:: WORK TASK ::
Tally the lines below that include the string "anni". Reply with the total only.

Content starts

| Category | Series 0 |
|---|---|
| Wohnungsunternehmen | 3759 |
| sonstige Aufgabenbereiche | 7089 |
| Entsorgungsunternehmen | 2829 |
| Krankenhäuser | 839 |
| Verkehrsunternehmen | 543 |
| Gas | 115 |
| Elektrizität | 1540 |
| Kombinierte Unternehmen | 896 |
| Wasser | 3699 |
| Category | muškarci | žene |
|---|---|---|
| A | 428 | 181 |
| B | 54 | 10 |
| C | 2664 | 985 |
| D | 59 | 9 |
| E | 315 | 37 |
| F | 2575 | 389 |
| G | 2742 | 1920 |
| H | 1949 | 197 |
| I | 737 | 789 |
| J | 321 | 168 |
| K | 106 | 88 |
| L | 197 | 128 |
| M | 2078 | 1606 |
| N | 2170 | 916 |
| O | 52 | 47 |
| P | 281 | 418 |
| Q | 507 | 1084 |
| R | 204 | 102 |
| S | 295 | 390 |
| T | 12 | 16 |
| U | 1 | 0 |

Content ends
Content starts

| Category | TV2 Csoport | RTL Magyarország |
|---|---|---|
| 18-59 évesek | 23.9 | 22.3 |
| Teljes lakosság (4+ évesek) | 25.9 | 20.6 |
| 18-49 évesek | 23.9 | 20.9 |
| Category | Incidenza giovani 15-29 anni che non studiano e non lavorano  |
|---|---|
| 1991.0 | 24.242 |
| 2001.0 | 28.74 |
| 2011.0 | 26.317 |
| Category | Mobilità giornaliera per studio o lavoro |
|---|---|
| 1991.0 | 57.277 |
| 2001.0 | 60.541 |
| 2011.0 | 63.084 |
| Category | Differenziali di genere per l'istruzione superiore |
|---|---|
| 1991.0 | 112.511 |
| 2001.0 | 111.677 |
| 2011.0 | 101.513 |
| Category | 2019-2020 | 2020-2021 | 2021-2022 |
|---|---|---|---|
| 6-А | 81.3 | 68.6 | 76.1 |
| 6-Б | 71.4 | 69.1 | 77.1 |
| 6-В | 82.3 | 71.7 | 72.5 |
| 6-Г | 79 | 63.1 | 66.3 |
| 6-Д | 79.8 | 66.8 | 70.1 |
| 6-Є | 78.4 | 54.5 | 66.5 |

Content ends
Content starts

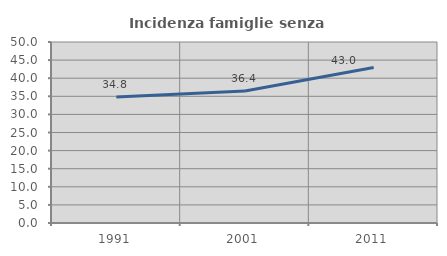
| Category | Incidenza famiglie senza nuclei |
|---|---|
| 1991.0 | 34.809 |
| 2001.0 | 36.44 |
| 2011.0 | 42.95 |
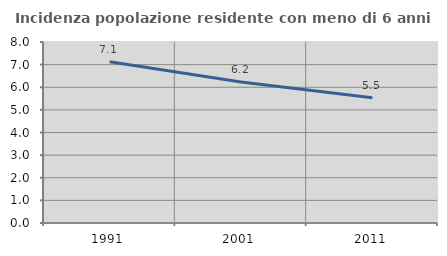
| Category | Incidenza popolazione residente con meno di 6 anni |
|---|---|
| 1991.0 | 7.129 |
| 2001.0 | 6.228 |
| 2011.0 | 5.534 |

Content ends

:: EXERCISE RESPONSE ::
2